◆ DATA SUPPLIED ◆
★ ★ ★ ★

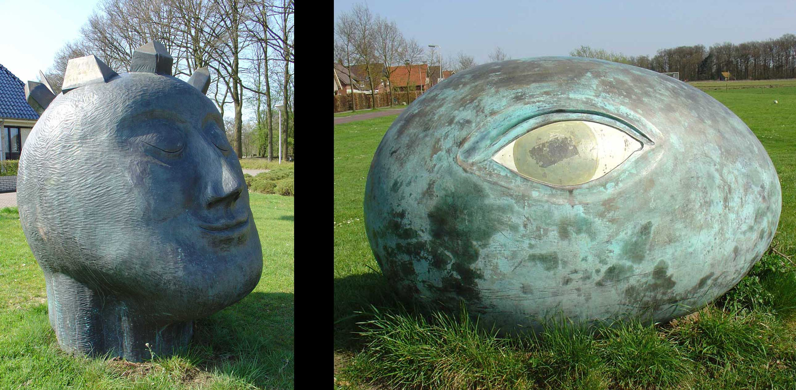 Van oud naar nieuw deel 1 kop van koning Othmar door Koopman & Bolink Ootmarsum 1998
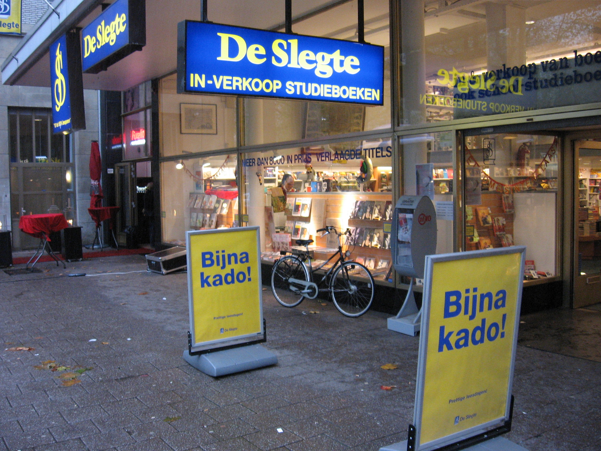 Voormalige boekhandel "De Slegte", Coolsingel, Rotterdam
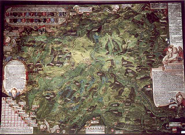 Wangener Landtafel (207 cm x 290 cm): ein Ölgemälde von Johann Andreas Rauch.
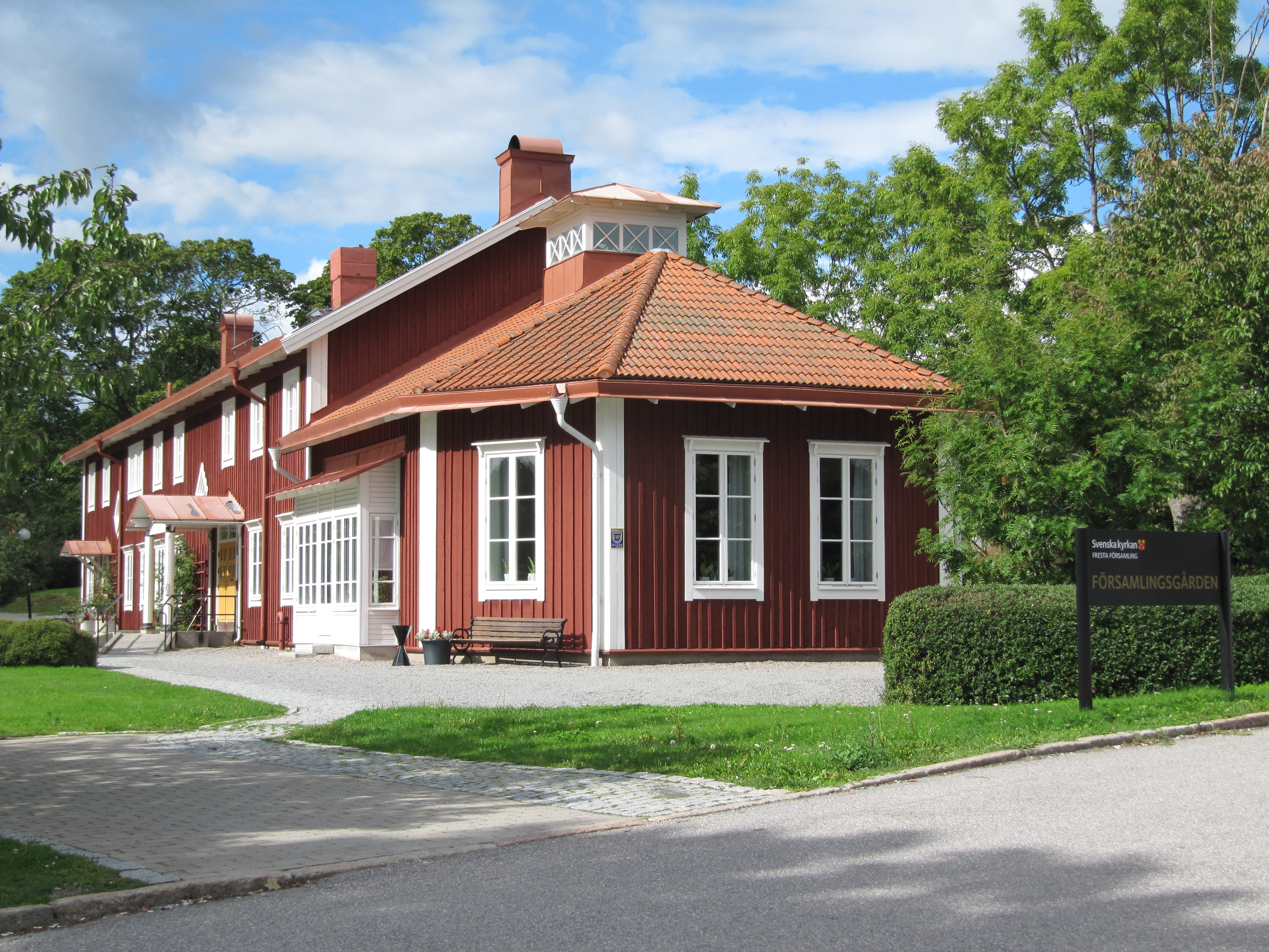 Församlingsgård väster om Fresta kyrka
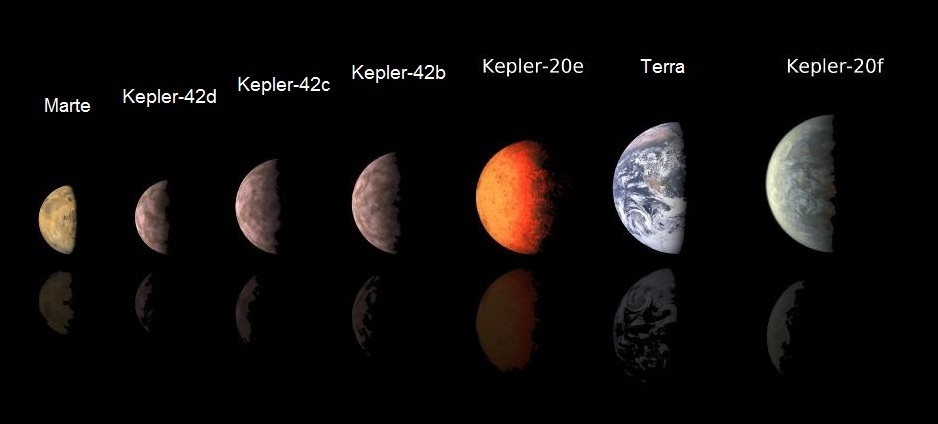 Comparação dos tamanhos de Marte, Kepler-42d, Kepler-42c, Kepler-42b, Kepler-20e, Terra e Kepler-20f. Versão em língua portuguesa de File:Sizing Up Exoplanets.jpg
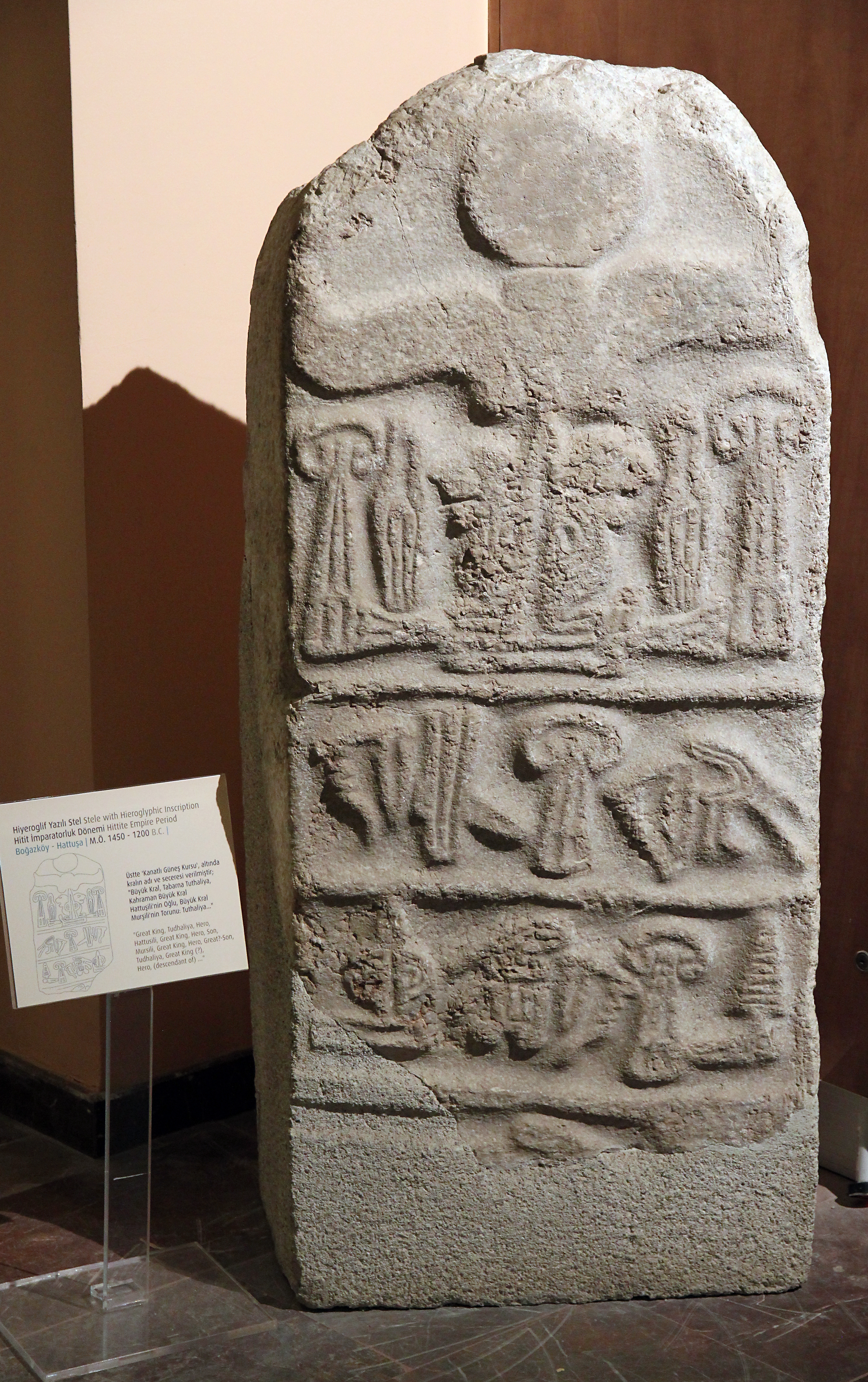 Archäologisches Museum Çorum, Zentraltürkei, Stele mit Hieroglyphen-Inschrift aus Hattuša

★ ★ ★ ★

◆ WHAT YOU SHOULD DO ◆
In the answer, give only the lines from the one containing "Comparação dos tamanhos" through the end of the records above, each reproduced exactly. Include no pictures.

◆ RESULT OF THE TASK ◆
 Comparação dos tamanhos de Marte, Kepler-42d, Kepler-42c, Kepler-42b, Kepler-20e, Terra e Kepler-20f. Versão em língua portuguesa de File:Sizing Up Exoplanets.jpg
 Archäologisches Museum Çorum, Zentraltürkei, Stele mit Hieroglyphen-Inschrift aus Hattuša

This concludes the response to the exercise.